A Note About Historical Trauma
mood: sympathetic
This term, historical trauma, has very deep meaning for me; it has come up a lot for me recently so I feel the need to share the definition.
An elder once told me I had this (in that oblique sort of way Indian elders usually have), and was very patient with my rantings and ravings because of it. He didn’t explain what it was, but let the others know (whom I had just blasted in a reactionary e-mail). I settled down, apologized for being a twit, and tried to figure out what the hell he meant.
Months later, a different elder explained it to me. She is a nurse-PhD and that day she talked a little bit about her dissertation. She explained about a Hmong family she was trying to help in order to get them access to medical care. Part of the issue with getting them the help they needed for a rare, genetic disorder was getting them to trust the help from the “outside.” This lack of trust stemmed from their treatment by others (outside their cultural identity), but the scars from that bloody, past treatment carried forward into the present. The abuse of old transferred from generation to generation. It wasn’t present today (not as directly, not as strongly--the world had grown a little in that time), but the ghost of it haunted and jeered at them and defined their entire experience.

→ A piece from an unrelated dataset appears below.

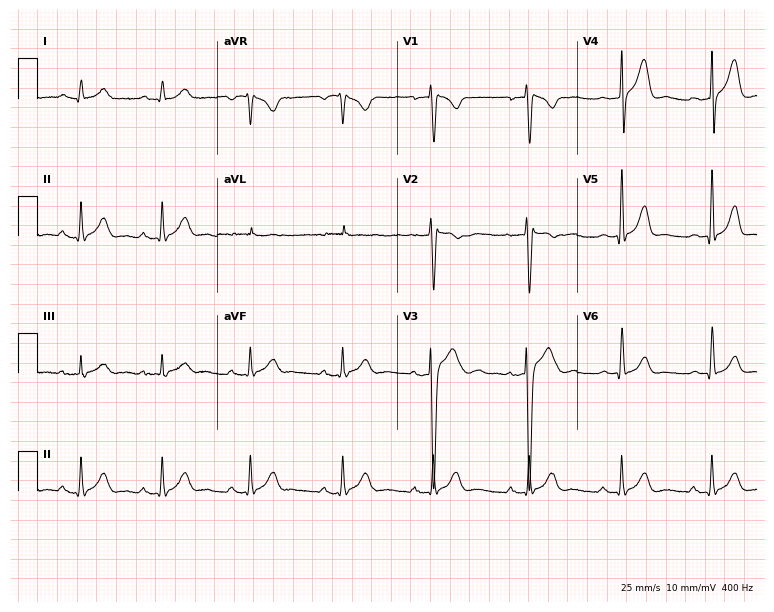
12-lead ECG (7.3-second recording at 400 Hz) from a 24-year-old man. Labelled as a normal ECG.

Here is the shocking part. What she learned in this process, was that it takes 5 generations for these old historical wounds to have any chance of healing. No matter how carefully this elder and her colleagues treated the situation, no matter how they demonstrated trustworthiness and sympathy, only into the 5th generation did their efforts make any headway—and only after active attempts and strides toward that healing. She has seen the pattern repeated in others that she has helped.
Wounds like this are passed from generation to generation, cut deeply and are often not acknowledged for what they are. As a result, individuals often do more harm than good toward the wounded person’s healing process by belittling them, shrugging off their expression of old wounds as silliness, craziness or irate rants.






This was a wonderful post. Would you consider linking to it in the ongoing commentary on the story thread? I think it's very, very relevant as to why Paul's comments should not be casually dismissed as "it's just a story".